Unmanned aerial vehicles (UAVs) have recently attracted the industry's attention due to their numerous civilian and potential commercial applications. A promising UAV sub-class includes nano and micro UAVs, characterized by centimeter size, few grams of payload and extremely limited on-board computational resources. Those features pose major challenges to enable autonomous navigation or even more basic relevant sub-tasks, such as reliable obstacle avoidance. This project exploits a multi-zone Time of Flight (ToF) sensor to enable autonomous navigation and obstacle avoidance with a low lower computational load than most common visual-based solutions.

Videos and Demos

• PBL Event: catch me if you can
• Towards Reliable Obstacle Avoidance for Nano-UAVs
• Enabling Obstacle Avoidance for Nano-UAVs with a multi-zone depth sensor and a model-free policy

Hardware

The matrix ToF sensor, and thus this project aims to characterize and in-field evaluate the sensors VL53L5CX from STMicroelectronics using a nano-drone platform. This project exploits a commercial nano-UAV platform, the Crazyflie 2.1 from bitcraze, together with a custom PCB designed to support two 8x8 ToF sensors. The following sections describe in detail the overall framework and the hardware setup.

Components

The VL53L5CX is a ToF multizone ranging sensor produced by STMicroelectronics. It integrates a single-photon avalanche diode (SPAD) array, physical infrared filters, and diffractive optical elements (DOE) to achieve a millimeter accuracy in various ambient lighting conditions with a wide range of cover glass materials. The working range spans between 2 cm and 4 meters, but above 2 m, the overall ranging precision degrades to 11% of the absolute distance. The most important feature of the VL53L5CX is the multizone capability, which can be configured as an 8x8 or 4x4 matrix. Listed below is the list of key components for our integrated deck targetted for the Crazyflie 2.1 platform:

• VL53L5CX, ToF multizone ranging sensor
• TPS62233, 3-MHz Ultra Small Step-Down Converter
• TCA6408A, Low-Voltage 8-Bit I2C and SMBus I/O Expander

PCB

The matrix ToF printed circuit board (PCB) is built of 2 Layers with a total board thickness of only 0.43mm. Further information about the PCB can be found here:

File	Content
Deck_schematics.pdf	Schematics of the deck that supports 2 VL53L5CX.
Deck_PCB_3D.pdf	Layout 3D view with details of components and nets.
Deck_BOM.xlsx	Bill of material for the Deck PCB.
Sensor_Board_schematics.pdf	Schematic of the lateral PCB that holds one VL53L5CX.
Sensor_Board_PCB_3D.pdf	Layout 3D view with details of components and nets.
Sensor_Board_BOM.xlsx	Bill of material for the sensor board.
Final_Assembly_3D.pdf	Assembly of one Deck PCB with two sensor board PCBs, front-facing and back-facing directions.

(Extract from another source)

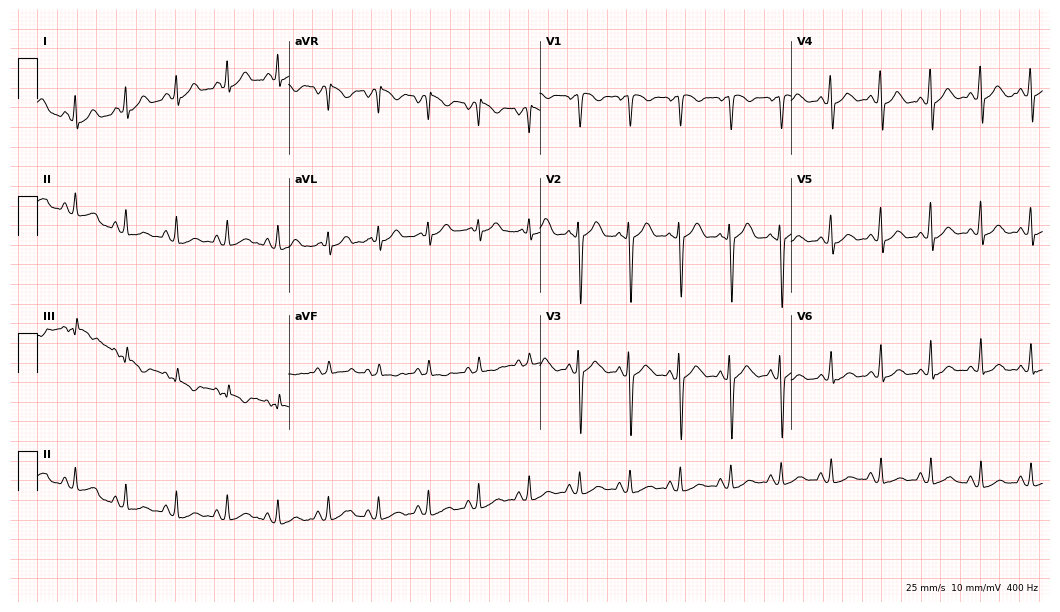
Resting 12-lead electrocardiogram (10.2-second recording at 400 Hz). Patient: a woman, 33 years old. The tracing shows sinus tachycardia (a sinus rate of 100 beats per minute or more).

The preview of the assembly, with details of logical connections, can be found here:

Dataset

Tests were performed in controlled and open spaces, with the support of a motion capture system (mocap) Vicon Vero 2.2 at a rate of 50 Hz. A human pilot manually steered the Crazyflie. Initially, the dataset was used to develop and test the obstacle avoidance algorithm. However, other researchers can also use it to improve our system by integrating the multi-zone ToF data with processed information from a CNN and the grayscale camera or by applying a more general DNN algorithm to enhance on-board intelligence. We collected (a) internal state estimation (attitude, velocity, position) of the Crazyflie, (b) multi-zone ToF array in 8x8 pixel configuration, (c) camera images (QVGA greyscale), (d) Vicon data (attitude, position) in a time series format with millisecond accuracy. The dataset consists of three main groups: object approach moving the drone on a single axis, yaw rotations around the Z-axis, and a general-purpose set of flying tests approaching various obstacles and narrow holes. The first group, named Linear Movements, consists of 10 recordings of flights with (a), (b), (c), and (d) data, approaching a wood panel at different speeds and stopping and flying back always on the same axis, rotations and altitude variations are disabled. The total test time is 216 seconds with an average of 22 seconds per acquisition. The next group, Yaw Rotations, consists of 3 recordings with (a), (b), (c), and (d) data, rotating on a single axis (yaw) at 1 meter from an obstacle. Recorded data reach a total of 94 seconds. The third and final group, named Obstacle Avoidance, is composed of 30 recordings with a mixed combination of (a), (b), (c), (d) - 14 acquisitions - and (a), (b), (c) - 16 acquisitions. In total, for the third group, 17 minutes of flight maneuvers are present in the Flight DataSet folder, with an average of 35 seconds per acquisition.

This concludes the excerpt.